ちなみに,タイトルの意味は,(しばしば the vox populi) 人民の声,世論.[ラテン語 ‘people's voice' の意]ということらしい.
Surowieckiの本には平均値,Fisherの本には中央値と書かれていたが,どちらも訳本だ.ということで自分で確認.
787人の投票の“middlemost”らしいので中央値だった.
ただしSurowieckiの本にも詳しいが,ゴルトンは優生学[eugenics]*1という言葉を始めて使ったことからも分かるように,
大衆は愚民だと思っている節があり,その確認に本研究をしようとしたという背景も書かれているのが興味深い.
果たして結果はその逆で,皆の中央値が1207lb(ポンド)なのに対して,正解が1198lbなので0.8%の違いしかないという,民主主義を後押しするような結果が出たのであった.

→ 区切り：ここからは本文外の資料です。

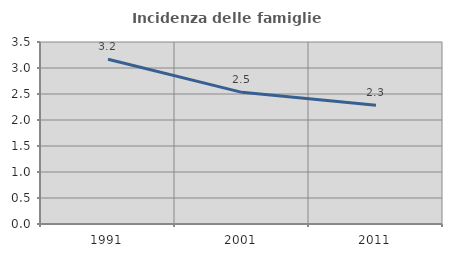
| Category | Incidenza delle famiglie numerose |
|---|---|
| 1991.0 | 3.168 |
| 2001.0 | 2.532 |
| 2011.0 | 2.283 |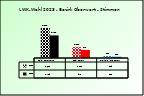
| Category | 2018 | 2023 |
|---|---|---|
| Bgld. Bauernbund | 3635 | 2739 |
| SPÖ Bauern | 1321 | 978 |
| Freiheitliche Bauern | 229 | 152 |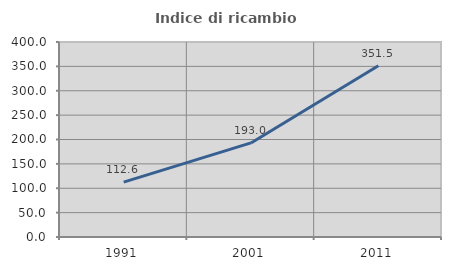
| Category | Indice di ricambio occupazionale  |
|---|---|
| 1991.0 | 112.587 |
| 2001.0 | 193 |
| 2011.0 | 351.471 |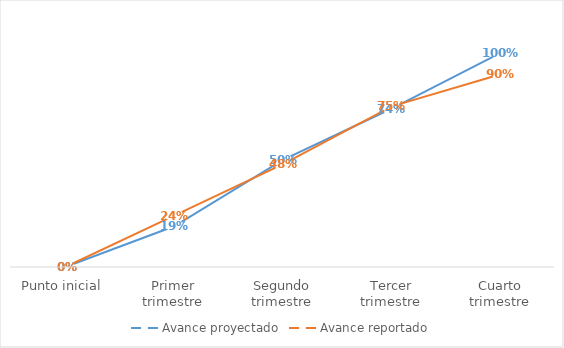
| Category | Avance proyectado | Avance reportado |
|---|---|---|
| Punto inicial | 0 | 0 |
| Primer trimestre | 0.19 | 0.24 |
| Segundo trimestre | 0.5 | 0.48 |
| Tercer trimestre | 0.74 | 0.75 |
| Cuarto trimestre | 1 | 0.9 |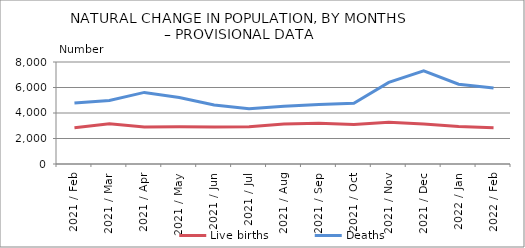
| Category | Live births | Deaths |
|---|---|---|
| 2021 / Feb | 2844 | 4790 |
| 2021 / Mar | 3155 | 4985 |
| 2021 / Apr | 2894 | 5615 |
| 2021 / May | 2913 | 5210 |
| 2021 / Jun | 2899 | 4629 |
| 2021 / Jul | 2930 | 4334 |
| 2021 / Aug | 3139 | 4532 |
| 2021 / Sep | 3191 | 4660 |
| 2021 / Oct | 3089 | 4764 |
| 2021 / Nov | 3276 | 6396 |
| 2021 / Dec | 3141 | 7313 |
| 2022 / Jan | 2949 | 6262 |
| 2022 / Feb | 2839 | 5956 |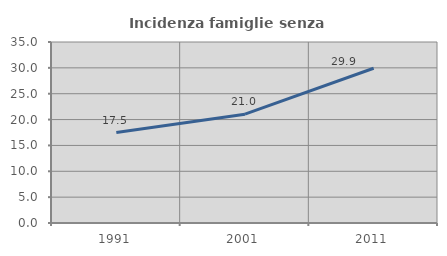
| Category | Incidenza famiglie senza nuclei |
|---|---|
| 1991.0 | 17.493 |
| 2001.0 | 21.04 |
| 2011.0 | 29.923 |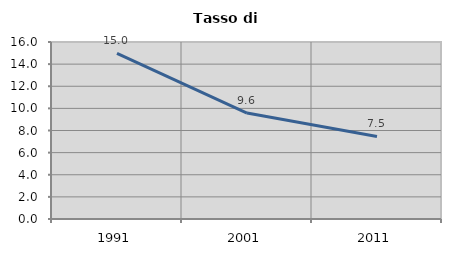
| Category | Tasso di disoccupazione   |
|---|---|
| 1991.0 | 14.965 |
| 2001.0 | 9.573 |
| 2011.0 | 7.458 |

This result is, I think, more creditable to the trust worthiness of a democratic judgement than might have been expected.
ただし,中央値の部分で急速に正規分布のカーブに近くなるが,裾野の方ではずれが大きくなるという結果も同時に出ており,何となく,いつの世にも,どこにも,極端にずれがちな人というのは多いのだなというのも予感させている.
この結果の場合は中央値の上下で打ち消し合っているからよいのだけれど,そうでない実社会の場合って,確かに難しい問題だよなと考えてしまった.
とりあえず,よく目にする念願の論文が読めてよかった.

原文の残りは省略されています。